If you install Prometheus with Helm, this example command includes the required flag:
helm upgrade --install prometheus prometheus-community/kube-prometheus-stack --set 'kube-state-metrics.metricAnnotationsAllowList[0]=pods=[*]'
- It is either accessible by the public internet or you have installed the Remote Network Agent (RNA) in the same cluster.
For information about how to install Prometheus, see the the Prometheus documentation.
- Armory recommends your Prometheus instance uses the following settings:
Add your metrics provider
Armory CD-as-a-Service can run queries against metrics providers that you add. The results are examined as part of canary analysis steps in the deploy file.
-
In the Configuration UI, go to Canary Analysis > Integrations.
-
Select New Integration.
The examples in this guide use Prometheus as the metrics provider.
-
Complete the wizard:
The parameters you need to provide depend on the metrics provider you choose. For more information, see the Integrate a Metrics Provider guide.
The following fields are for a Prometheus integration:
-
Type: (Required) Your metrics provider. This example uses Prometheus. The form options change based on your provider.
-
Name: (Required) A descriptive name for your metrics provider, such as the environment it monitors. You use this name in places such as your deploy file when you want to configure canary analysis as part of your deployment strategy.
-
Base URL: (Required) The base URL for your Prometheus instance.
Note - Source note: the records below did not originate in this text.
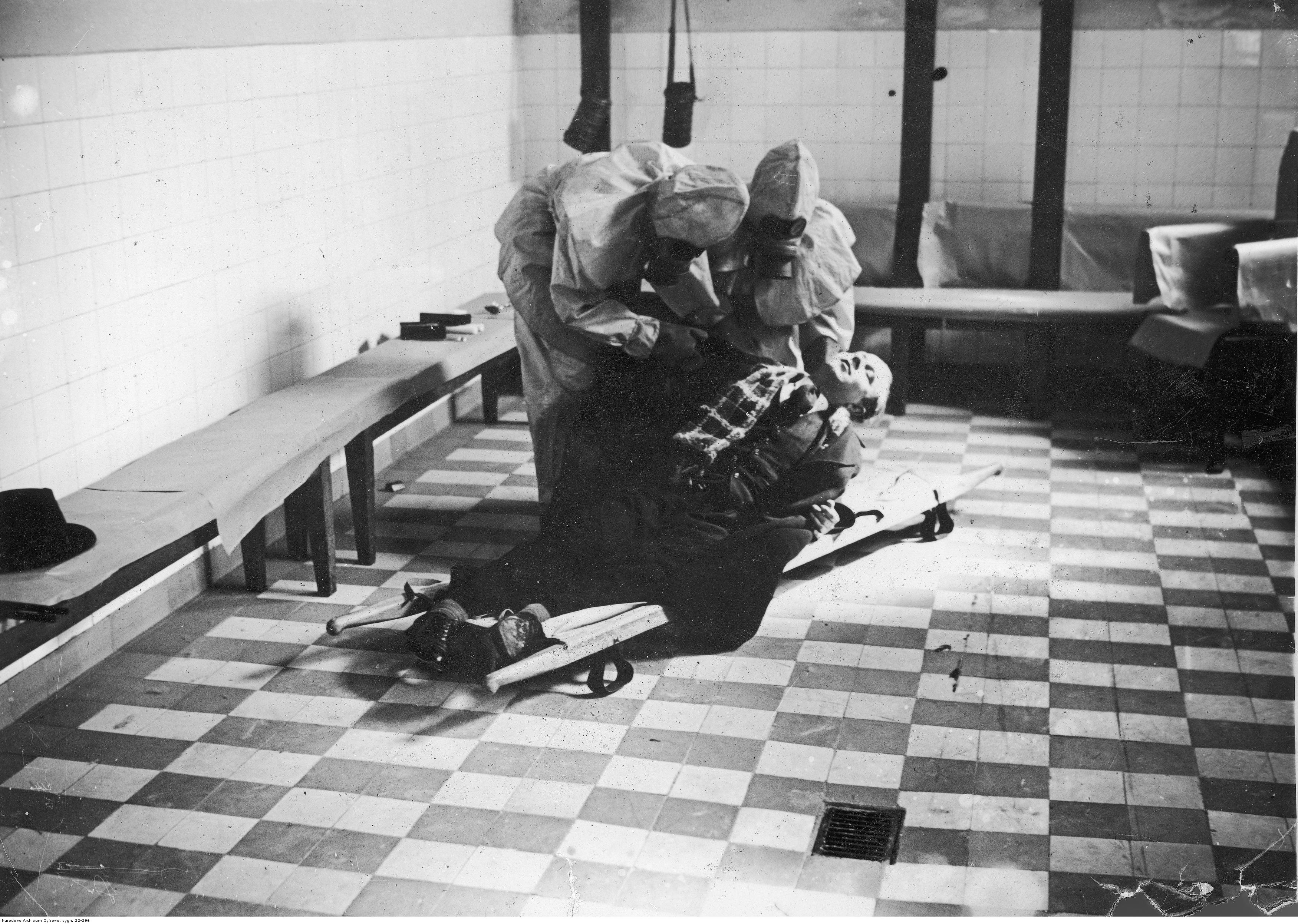 Ćwiczenia w udzielaniu pomocy osobie wystawionej na działanie trujących gazów. Osoby wyposażone w maski przeciwgazowe wz. 24 (maska R.S.C.)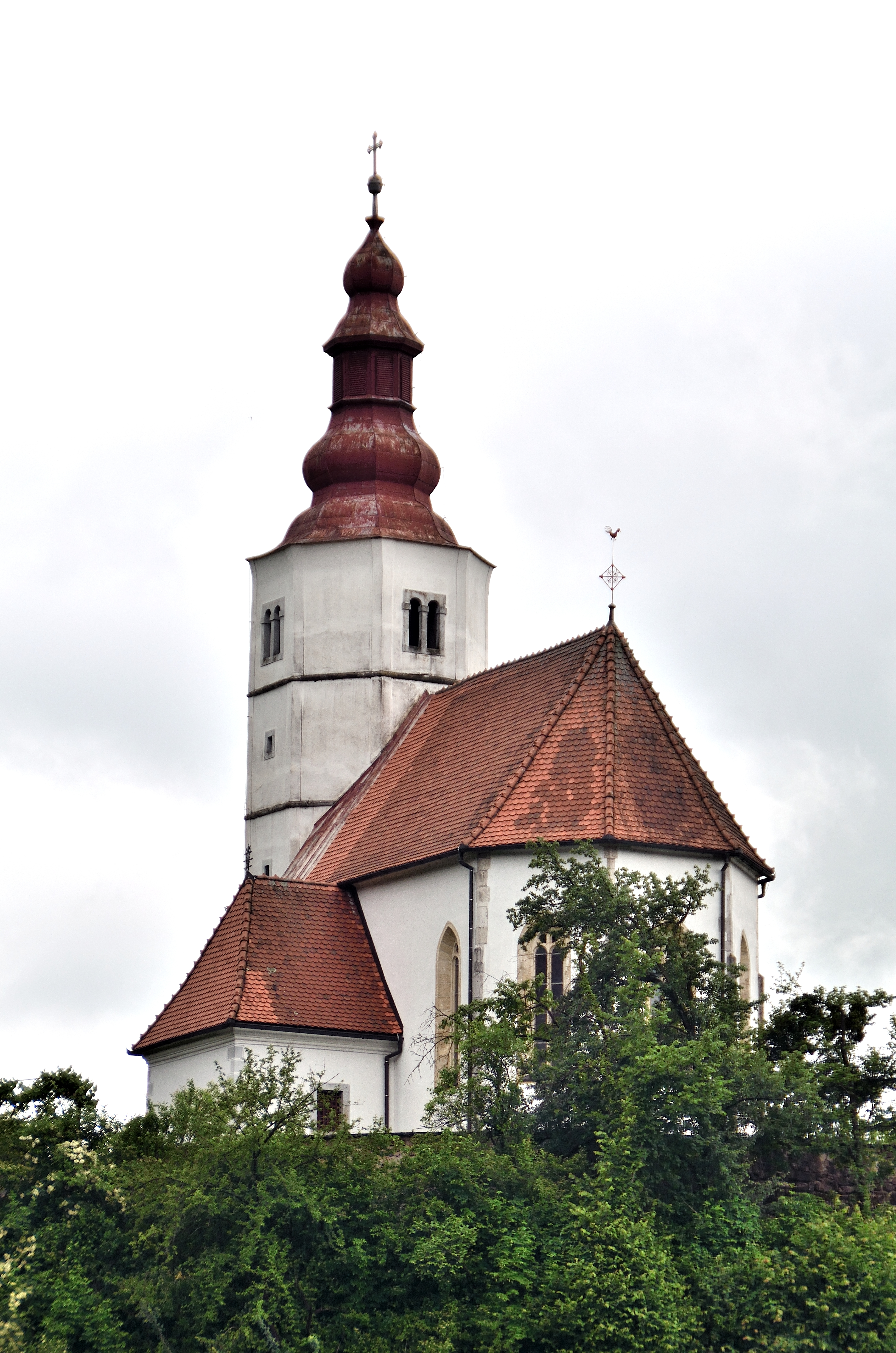 Cerkev Sv.Marije Laško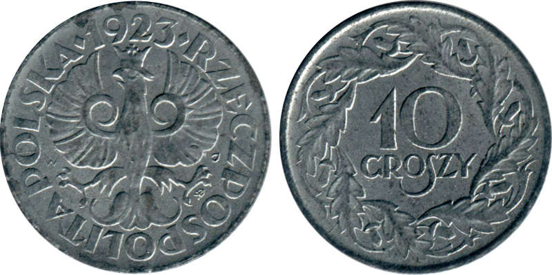 10 groszy 1923 cynk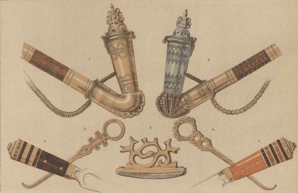 Сторінка з видання "Взори промислу домашнього. Металеві вироби селян на Русі" Табл.VII 1, 2 - люльки з цибушком на рекизях 3, 4 - протички 5 - кресивце 6, 7 - виделка і ніж

If Prometheus runs in the same cluster as the RNA and is exposed using HTTP on port 9090 through a service named
prometheus
in the namespaceprometheus
, then usehttp://prometheus.prometheus:9090
. (This can be a private DNS only if the RNA is installed in the same cluster as the Prometheus instance.) -
Remote Network Agent: (Optional) The RNA that is installed in the Prometheus cluster if the cluster is not publicly accessible. Select the identifier for the RNA from the dropdown.
-
Authentication Type: (Required) Select None, Username/Password, or Bearer Token.
- If you selected Username/Password: Fill in the username for accessing Prometheus and select the password secret.
- If you selected Bearer Token: Select the token secret from the drop-down list.
-
Perform a retrospective analysis
Retrospective analysis is the starting point to creating queries so that you can perform canary analysis on your deployments. The UI gives you a structured way to create a query and test it against previous deployments. When ready, you can export it so that you can add the query to your deploy file easily.
-
In the Configuration UI, go to Canary Analysis > Retrospective Analysis.
-
Select the metric provider you just configured.
-
Select a time range that includes when you deployed your app.
-
Add a Query Template. Use the following example:
-
Name: avgCPUUsage
-
Upper Limit: The upper limit for the query. If the results exceed this value, the deployment is considered to be a failure. Set this to
10000
. -
Lower Limit: The lower limit for the query. If the results fall below this value, the deployment is considered to be a failure. Set this to
0
. -
Query Template:
avg(avg_over_time(container_cpu_system_seconds_total{job="kubelet"}[{{armory.promQlStepInterval}}]) * on (pod) group_left (annotation_app) sum(kube_pod_annotations{job="kube-state-metrics",annotation_deploy_armory_io_replica_set_name="{{armory.replicaSetName}}"}) by (annotation_app, pod)) by (annotation_app)
- The query must return a single result. Automated canary analysis does not support queries that return multiple values. See Query template requirements for restrictions and provider examples.
- The query contains variables that are automatically injected during canary analysis, but you must manually provide some of them during retrospective analysis.
- Time related variables like
armory.promqlStepInterval
are automatically substituted by Armory CD-as-a-Service. For a full list, see the Construct Retrospective Analysis Queries for Canary Analysis guide. armory.replicaSetName
needs to be set to the name of the ReplicaSet that Armory CD-as-a-Service created for this app version. It’s used to differentiate between the current and next version of the app. Do this in the next step where you add key/value pairs.
- Time related variables like
-
-
Add Key Value (KV) Pair for the Context. The key value pairs for your For the sample query, you need to add the following key value Pair:
-
Key:
replicaSetName
Value: The name of the ReplicaSet that was created when you deployed the app in Get Started with the CLI to Deploy Apps guide.
- Run the analysis. If the results fall within the upper and lower limits you set, the deployment is considered a success.
Export and add a query to your deploy file
The Retrospective Analysis can take the query you provide and generate the YAML equivalent that you can use it in your deploy file.
-
From the analysis screen, select Go back to Analysis Configuration.
-
Click Export Queries for Armory Deployments. This creates the YAML block for the
analysis
portion of a deploy file. -
Insert the YAML block into your deploy file at the bottom. For example:
analysis: queries: - name: avgCPUUsage upperLimit: 10000 lowerLimit: 0 queryTemplate: >- avg (avg_over_time(container_cpu_system_seconds_total{job="kubelet"}[{{armory.promQlStepInterval}}]) * on (pod) group_left (annotation_app) sum(kube_pod_annotations{job="kube-state-metrics",annotation_deploy_armory_io_replica_set_name="{{armory.replicaSetName}}"}) by (annotation_app, pod)) by (annotation_app)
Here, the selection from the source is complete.